- Episode no.: Season 5 Episode 1
- Directed by: Trey Parker
- Written by: Trey Parker
- Production code: 502
- Original air date: June 20, 2001

Episode chronology
| ← Previous "A Very Crappy Christmas" | Next → "Cripple Fight" |
- South Park season 5

= It Hits the Fan =

"It Hits the Fan" is the fifth season premiere of the American animated television series South Park, and the 66th episode of the series overall. It first aired on Comedy Central in the United States on June 20, 2001. In the episode, after the word “shit” is used uncensored on the network television crime show Cop Drama, everyone starts saying the word repeatedly. This eventually brings on a mysterious plague that unleashes the ancient Knights of Standards and Practices, and only Chef and the boys can save the world.

The episode was written and directed by series co-creator Trey Parker and is rated TV-MA-L in the United States. Throughout the episode, the word “shit” and its variants are used uncensored a total of 162 separate times; During the original broadcast, a counter in the lower-left corner tracked each spoken use of the word. The written occurrences are not counted, but "shit" is written 38 times, which brings the count up to an even 200. On average, the word is spoken about once every eight seconds, depending on whether the opening theme is included in the calculation.

This episode marked the transition in animation software from PowerAnimator to Autodesk Maya.

==Plot==
Kyle has tickets to The Lion King on Stage, but Cartman tells him that the HBC crime show Cop Drama is going to use the word "shit" uncensored. The broadcast of the show leads to widespread acceptance of the word, even in schools, causing people to use it constantly, in casual and often out of context during conversations. Furthermore, Ms. Choksondik is forced to clarify the acceptable context of the word—as a noun or adjective meaning bad, or as an exclamation of disappointment, the word is acceptable, but as a noun or adjective referring to feces, it is apparently unacceptable—thoroughly confusing the children (a reference to the real-life FCC standards of indecency). A strange illness that causes people to spew up their intestines and die suddenly rises in South Park, so action is taken.

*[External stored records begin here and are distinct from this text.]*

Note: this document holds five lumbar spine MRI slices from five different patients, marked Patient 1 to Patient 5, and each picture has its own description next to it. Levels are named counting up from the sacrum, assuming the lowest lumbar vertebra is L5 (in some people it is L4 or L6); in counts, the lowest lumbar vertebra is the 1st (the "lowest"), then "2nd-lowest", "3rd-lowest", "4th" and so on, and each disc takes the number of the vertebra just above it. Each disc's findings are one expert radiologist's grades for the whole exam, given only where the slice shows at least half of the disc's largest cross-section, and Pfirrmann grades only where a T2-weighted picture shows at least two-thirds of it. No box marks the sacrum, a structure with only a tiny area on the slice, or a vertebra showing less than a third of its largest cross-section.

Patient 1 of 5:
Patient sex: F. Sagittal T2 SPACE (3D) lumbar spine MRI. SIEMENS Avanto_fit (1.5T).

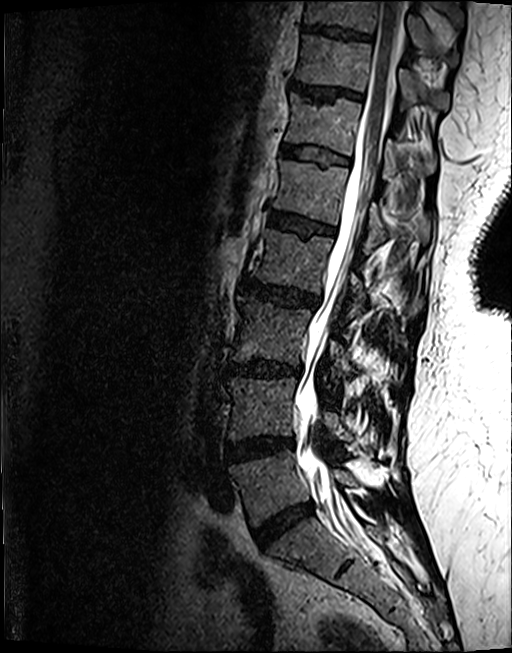 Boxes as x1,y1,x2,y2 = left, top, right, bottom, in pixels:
IVD L1/L2 (5th disc) = 268,211,334,234.
L3 (3rd-lowest vertebra) = 231,296,404,386.
L5/S1 (lowest disc) = 254,502,313,547.
Spinal canal = 294,0,405,546.
L5 (lowest vertebra) = 229,450,360,526.
IVD L4/L5 (2nd-lowest disc) = 226,437,293,461.
T11 (7th vertebra) = 296,33,448,109.
T12 (6th vertebra) = 285,93,435,175.
T10 (8th vertebra) = 305,0,458,65.
T12/L1 (6th disc) = 282,145,348,163.
L4 (2nd-lowest vertebra) = 227,375,380,453.
IVD L2/L3 (4th disc) = 241,278,318,307.
IVD L3/L4 (3rd-lowest disc) = 227,360,300,376.
L2 (4th vertebra) = 250,228,423,319.
IVD T10/T11 (8th disc) = 304,24,370,38.
L1 (5th vertebra) = 272,160,431,247.
IVD T11/T12 (7th disc) = 291,81,361,98.

Degenerative findings by level:
- L2/L3 (4th disc): Pfirrmann grade 4, disc bulging, lower-endplate change, upper-endplate change
- T12/L1 (6th disc): Pfirrmann grade 3, upper-endplate change, lower-endplate change
- L5/S1 (lowest disc): Pfirrmann grade 4, disc bulging, disc narrowing
- L4/L5 (2nd-lowest disc): Pfirrmann grade 4, lower-endplate change, disc bulging, Modic type II
- L1/L2 (5th disc): Pfirrmann grade 4, lower-endplate change, upper-endplate change, Modic type II
- L3/L4 (3rd-lowest disc): Pfirrmann grade 4, upper-endplate change, disc narrowing, Modic type II, disc bulging, lower-endplate change
- T10/T11 (8th disc): Pfirrmann grade 4, upper-endplate change, lower-endplate change
- T11/T12 (7th disc): Pfirrmann grade 4, upper-endplate change

Patient 2 of 5:
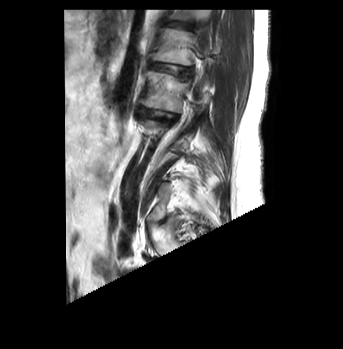
Sagittal T2-weighted lumbar spine MRI; Slice spacing 3.2 mm
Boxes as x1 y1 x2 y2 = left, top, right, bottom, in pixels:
L2/L3: 138 106 177 122 | disc L1/L2: 148 62 192 77 | L1 vertebra: 152 28 192 65 | L2: 140 70 189 112 | T12/L1: 166 22 190 29

Radiological gradings:
- L2/L3: Pfirrmann grade 4, lower-endplate change, disc narrowing, disc bulging, Modic type II
- L1/L2: Pfirrmann grade 3, upper-endplate change

Patient 3 of 5:
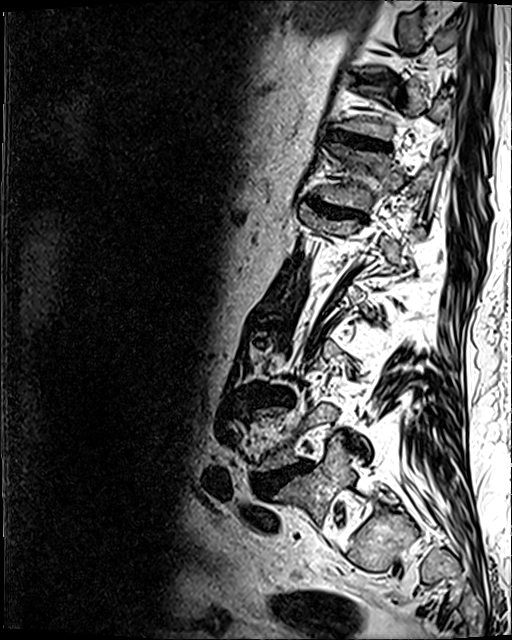 T2 SPACE (3D) sagittal MRI of the lumbar spine; Image 512x640; Slice 93/120

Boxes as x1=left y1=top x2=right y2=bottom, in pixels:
IVD L3/L4 at x1=274 y1=392 x2=286 y2=401 | IVD T12/L1 at x1=311 y1=201 x2=363 y2=218 | L4/L5 at x1=255 y1=462 x2=310 y2=496 | L5 vertebra at x1=274 y1=438 x2=355 y2=522 | T11/T12 at x1=330 y1=132 x2=388 y2=149 | T12 at x1=320 y1=143 x2=439 y2=210

Degenerative findings by level:
• T11/T12: upper-endplate change, disc narrowing, lower-endplate change, disc bulging
• L4/L5: Pfirrmann grade 5, disc narrowing, disc herniation, disc bulging, Modic type II, upper-endplate change, lower-endplate change

Patient 4 of 5:
Lumbar spine MR, T2-weighted, sagittal, Sex F
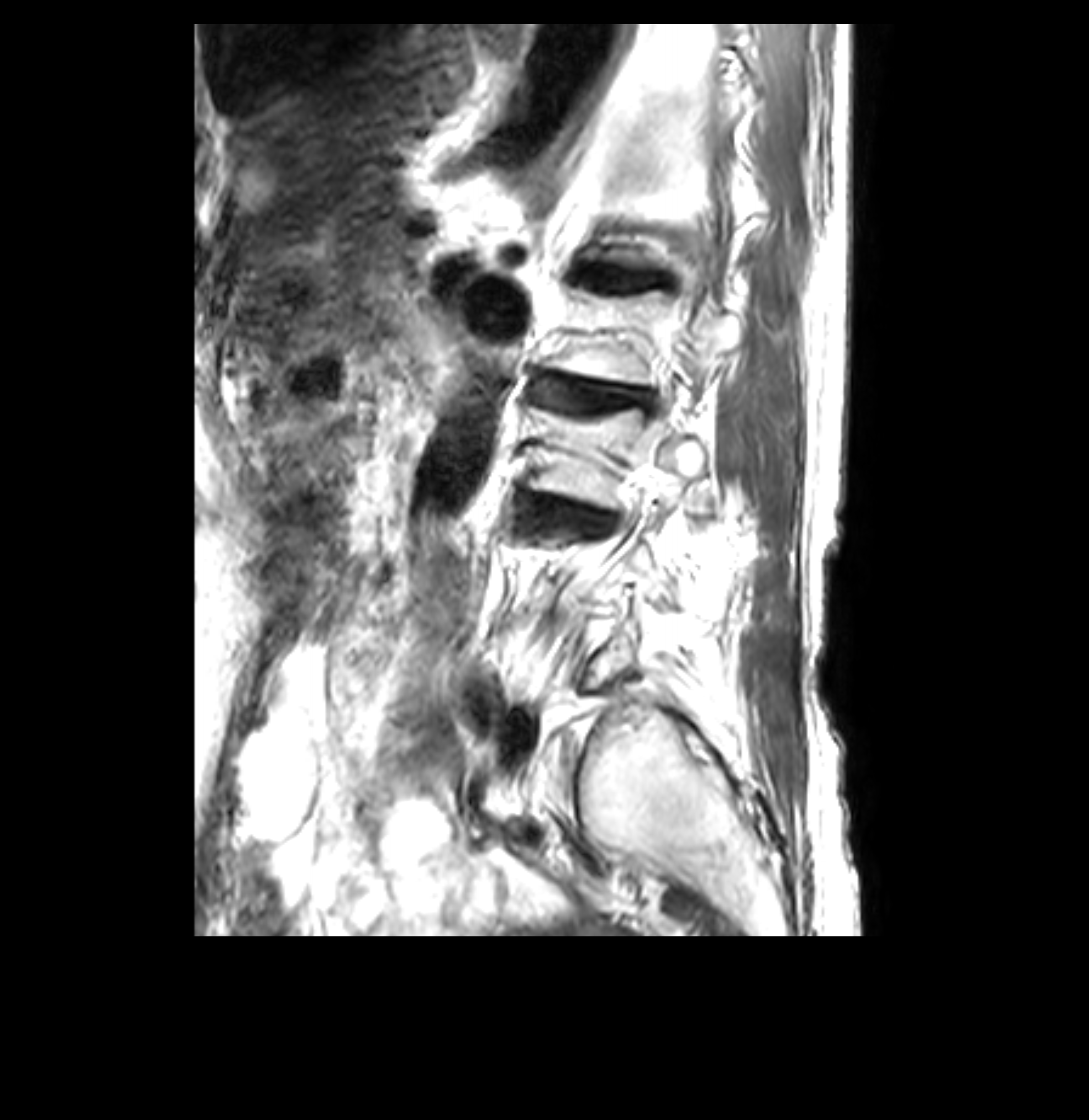

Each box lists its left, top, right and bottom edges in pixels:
L3 at left=523, top=403, right=705, bottom=511; L2 vertebra at left=540, top=289, right=746, bottom=384; intervertebral disc L1/L2 at left=584, top=270, right=671, bottom=290; L3/L4 at left=518, top=494, right=554, bottom=508; L2/L3 at left=535, top=375, right=653, bottom=410.

Expert MSK radiologist gradings (per disc):
• L2/L3: upper-endplate change, disc bulging, disc narrowing, Modic type II, lower-endplate change

Patient 5 of 5:
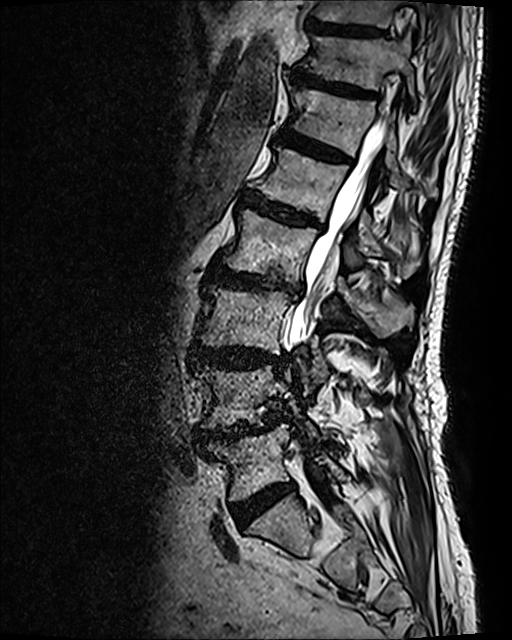 Sagittal slice index 74, Sagittal T2 SPACE (3D) lumbar spine MRI, Patient sex: M
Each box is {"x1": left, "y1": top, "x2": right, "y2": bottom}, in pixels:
• 2nd-lowest vertebra: {"x1": 196, "y1": 367, "x2": 316, "y2": 435}
• 3rd-lowest vertebra: {"x1": 197, "y1": 285, "x2": 386, "y2": 395}
• 6th vertebra: {"x1": 288, "y1": 87, "x2": 406, "y2": 186}
• 8th disc: {"x1": 305, "y1": 22, "x2": 384, "y2": 39}
• 7th vertebra: {"x1": 304, "y1": 36, "x2": 415, "y2": 99}
• 7th disc: {"x1": 291, "y1": 68, "x2": 378, "y2": 98}
• spinal canal: {"x1": 288, "y1": 114, "x2": 387, "y2": 350}
• 2nd-lowest disc: {"x1": 198, "y1": 425, "x2": 268, "y2": 442}
• 6th disc: {"x1": 278, "y1": 128, "x2": 346, "y2": 160}
• 4th vertebra: {"x1": 223, "y1": 209, "x2": 413, "y2": 335}
• 3rd-lowest disc: {"x1": 190, "y1": 345, "x2": 281, "y2": 368}
• 4th disc: {"x1": 211, "y1": 266, "x2": 303, "y2": 297}
• lowest disc: {"x1": 232, "y1": 482, "x2": 294, "y2": 525}
• 5th disc: {"x1": 241, "y1": 193, "x2": 320, "y2": 229}
• 8th vertebra: {"x1": 312, "y1": 0, "x2": 426, "y2": 45}
• lowest vertebra: {"x1": 209, "y1": 424, "x2": 346, "y2": 499}
• 5th vertebra: {"x1": 254, "y1": 147, "x2": 421, "y2": 276}

Expert MSK radiologist gradings (per disc):
  4th disc: Pfirrmann grade 4, upper-endplate change, disc narrowing, Modic type I, lower-endplate change, disc bulging
  3rd-lowest disc: Pfirrmann grade 4, lower-endplate change, disc bulging, upper-endplate change
  7th disc: Pfirrmann grade 4, lower-endplate change, upper-endplate change, disc bulging
  5th disc: Pfirrmann grade 4, upper-endplate change, Modic type II, lower-endplate change, disc bulging
  6th disc: upper-endplate change, disc bulging, Modic type II, lower-endplate change
  8th disc: Pfirrmann grade 3
  lowest disc: no herniation, bulging, narrowing, spondylolisthesis, endplate or Modic change recorded

Meanwhile, Mr. Garrison teaches the kindergartners not only about the word "shit," but also about the word "fag," which he is allowed to say uncensored because he is homosexual. Later, in the local bar, he demonstrates this when he says the word uncensored, but any heterosexual who attempts to say the word is censored. Finally, Jimbo also says the word, but it is not censored.

The boys then visit with Chef to the library, where they find out that the word is actually a literal "curse word," and its constant utterance has caused a resurgence of the Black Death. Together they head to the HBC Head office to get the executives to stop using it with little luck. "Must Shit TV", a special live event in which episodes of existing shows are taped live with almost every word of dialogue replaced with the word "shit", goes ahead anyway until the Knights of Standards and Practices enter the studio and begin killing the actors (Drew and Mimi from The Drew Carey Show).

In a fit of anger over the Knights trying to stop his TV special, the head of HBC says the word "shit" repeatedly, causing Geldon, a monstrous dragon, to awaken. After the dragon murders several on the set, Kyle destroys it with an ancient magical runestone belonging to a knight in the mystical Order of Standards and Practices. The moral of the story is not that saying "shit" in itself is wrong but saying it in excess leads to boredom with the word. Cartman tells everyone to watch their language, which Kyle and Stan agree on. The episode ends with Kenny accidentally saying "shit", spewing up his intestines, and dying; Stan almost says "Holy shit!" once more but replaces it with "poop".

==Production==
Executives at Comedy Central were initially uncertain to air the episode uncensored, but they ultimately felt the profanity was justified by context and decided to allow the episode to be broadcast uncensored; which surprised even the show's developers. Creators Matt Stone and Trey Parker stated they wrote the episode because they thought it was funny. Despite broadcasting a record-setting amount of profanity, little controversy was stirred by the broadcast. Co-creator Matt Stone explained the passive reception by citing changing cultural standards, "No one cares anymore... The standards are almost gone. No one gives a shit or a bullshit." According to DVD commentary, they were only going to say the word a few times, which Comedy Central would not allow. However, when Parker and Stone came up with the idea that they would "say it like 200 times, they (Comedy Central) were fine with it."

This episode was selected as #8 on Comedy Central's 2006 marathon of "10 South Parks That Changed the World".

==Reception==

In 2005, the episode was listed at #93 on TV Land's "Top 100 Most Unexpected Moments in TV History."

==Home media==
"It Hits the Fan," along with the thirteen other episodes from South Parks fifth season, were released on a three-disc DVD set in the United States on February 22, 2005. The sets included brief audio commentaries by Parker and Stone for each episode.

"It Hits the Fan" was released on VHS in June 2002, along with the episodes "Scott Tenorman Must Die" and "Cripple Fight," on a video titled Insults to Injuries. A DVD version of the compilation was released simultaneously, and also contained "Proper Condom Use," in addition to the episodes contained on the VHS release.